そこにはあの時とは比べ物にならない程、傷つけられたエルがいた。
「噓……だ」
でも、もうそう言って逃げることは出来ない。
「お、おい、もしかして、ねーちゃんの友達って……」
「あっやば。もしかして見つかっちまったか?」
私はこんな時になってようやく気付いた。
絶望の次に来る感情は、どうしようもなく溢れる怒りなんだって。
「やばいって!どうしよう!」
「……いや、大丈夫よく見ろ。教官じゃねぇコイツ。伸せば口止めくらい出来るぜ」
敵は二人。
「よ、よしわかった、おいおま────」
「
「え……」
「はっ?なんでお前急に腕無くなって……ん、なにこの魔力────」
「
「あっ熱っあつい!!」
「それ、死ぬまで消えないから。

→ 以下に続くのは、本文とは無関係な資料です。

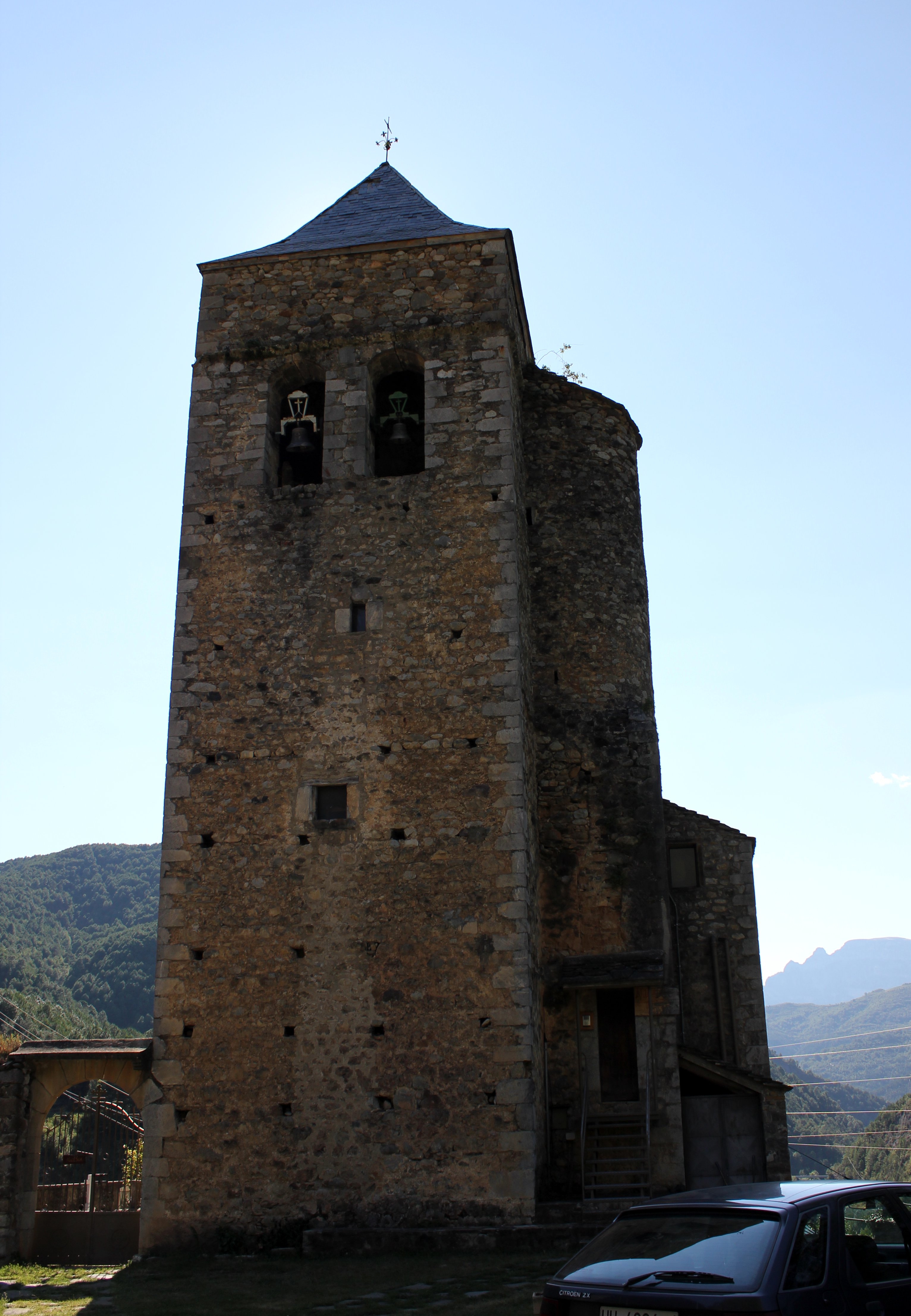 Aragonés: Ilesia de Santa María, en Badaín.

苦しんで死ぬよ、お前」
これで二人は大したこと出来ない。
苦しんで苦しんで苦しませ尽くした後、殺してやるから。
「く、くそっ!ふざけんなよお前っ!軍規違反だぞ、こんなっ、こんなことしやがって……」
「は?知らないよそんな事。軍の人間じゃないし」
許さない。
エルを弄びやがって。絶対楽に死なせない。
……そんな中リルが何やら走って建物の奥に行く。
「おい……大丈夫か────っ、ねーちゃん!まだ息してるぞ!今ならまだ助けられるかもしれない!!」
「はっ────水……みずを……」
へーっ、人間って直で炙るとこんな匂いするんだ。
思っていたより香ばしい。
「……ははっ、まるで人間の丸焼き」
「おい!なにやってんだよ!」
「もっと火力強くして焦げさせてあげるよ、
「ちょっと待て馬鹿!!」
リルに胴体を捕まれ、発動しそうだった魔法の詠唱が乱され中断してしまう。
「邪魔しないでよ!!」
「……っこの────!」
リルは、掴みかかったまま体重をかけて私を倒し、馬乗りになるような形で袖を掴み引き上げる。
「一旦物事の順番考えろ!!まだねーちゃんの友達は助かるかもしんねぇのに、お前の無鉄砲さで見殺しにしちまってもいいのかよ!!」
「でもっ……」
「何しにここまで来たんだよ!こんな奴殺す為なんかじゃないだろ!!」
「────っ」
息も出来ないようなその気迫に私はのけぞってしまう。
「まあ、これはお前の問題だし別にソイツに気使うなら使っても俺はいいけどさ」
そう言って袖を離し、倒れ込んだ私をよそにエルの方へと向かっていく。
「自分が正しいって思うのならお前はそこで楽しんでていいぜ、俺は大した魔法は使えないけどどうにか助けれるよう頑張るから」
突き放すその言葉。
その言葉は、私の心を、これでもかと言うくらい深々と抉る。
「……はは」
ああ、そうだったんだ。今更になってようやく理解した。
「馬鹿だな、私は」
こんな私みたいな人間が沢山いるから、戦争は無くならないんだ。
怒りでやるべき事も忘れ、目の前の友人を助けず、ただ復讐だけを思う。
心の底から軽蔑していた人間は、実は私自身だった。